Apple ceding open-source app market to Google? - ashley
http://news.cnet.com/8301-13505_3-10424912-16.html?part=rss&subj=news&tag=2547-1_3-0-20

======
Zev
This article seems like a mishmash of a dozen different points in an attempt
to get hits. However one line that stood out to me is:

 _The iPhone, however, is a relative wasteland for open source._

Hardly true. The best bits of open source projects for the iPhone are
frameworks and tools under a BSD license, rather then full applications under
something like GPL. It feels somewhat like the author is complaining that he
can't always get high quality software for free, not that software isn't open
source.

There's stuff like TouchJSON (or json-framework) or Three20 happen to be used
in _a lot_ of different applications. Theres also lesser used (but still
incredibly useful) open source projects like Mover (transfer files between
iPhones/iPods) or Flow Cover (OpenGL CoverFlow implementation).
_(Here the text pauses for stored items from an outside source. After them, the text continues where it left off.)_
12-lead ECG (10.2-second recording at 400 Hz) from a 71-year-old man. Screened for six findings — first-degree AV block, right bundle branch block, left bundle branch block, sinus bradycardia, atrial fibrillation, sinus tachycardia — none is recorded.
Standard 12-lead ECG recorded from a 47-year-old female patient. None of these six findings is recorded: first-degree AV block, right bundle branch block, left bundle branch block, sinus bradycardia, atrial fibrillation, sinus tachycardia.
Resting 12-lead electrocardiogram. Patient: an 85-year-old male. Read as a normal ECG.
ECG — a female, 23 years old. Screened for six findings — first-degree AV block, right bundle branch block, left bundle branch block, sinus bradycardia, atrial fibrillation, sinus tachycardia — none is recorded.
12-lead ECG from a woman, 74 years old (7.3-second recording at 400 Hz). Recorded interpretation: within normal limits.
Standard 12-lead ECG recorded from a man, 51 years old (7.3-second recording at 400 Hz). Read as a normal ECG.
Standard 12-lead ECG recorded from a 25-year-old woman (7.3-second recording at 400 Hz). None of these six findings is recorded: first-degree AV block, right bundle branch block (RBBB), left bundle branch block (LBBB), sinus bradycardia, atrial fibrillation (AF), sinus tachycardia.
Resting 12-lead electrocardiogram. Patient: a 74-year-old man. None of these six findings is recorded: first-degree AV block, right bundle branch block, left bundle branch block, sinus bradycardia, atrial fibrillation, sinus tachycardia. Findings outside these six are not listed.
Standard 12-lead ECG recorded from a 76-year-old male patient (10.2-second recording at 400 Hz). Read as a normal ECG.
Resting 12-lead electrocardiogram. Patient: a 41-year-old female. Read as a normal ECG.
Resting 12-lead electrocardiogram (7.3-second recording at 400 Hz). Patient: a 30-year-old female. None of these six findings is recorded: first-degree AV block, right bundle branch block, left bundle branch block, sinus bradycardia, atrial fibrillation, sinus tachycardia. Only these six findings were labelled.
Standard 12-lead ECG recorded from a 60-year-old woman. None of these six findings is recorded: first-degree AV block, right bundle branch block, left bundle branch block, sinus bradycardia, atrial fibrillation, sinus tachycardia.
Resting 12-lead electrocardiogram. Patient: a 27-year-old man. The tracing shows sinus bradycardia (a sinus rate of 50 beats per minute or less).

If you want to make a game? You're in luck. There's OpenFeint (social platform
of sorts), game engines like SIO2 (3D), Cocos2d (2D), OC3D (3D, based on
Cocos2d), the engine behind Wolfenstien (it _is_ open source!) and so on that
are immensely helpful if they're what you're looking for.

And theres frameworks like MGTwitterEngine, RegexKit(Lite) or ASIHTTPRequest
(an ObjC REST library) that work on both Mac OS X and iPhone.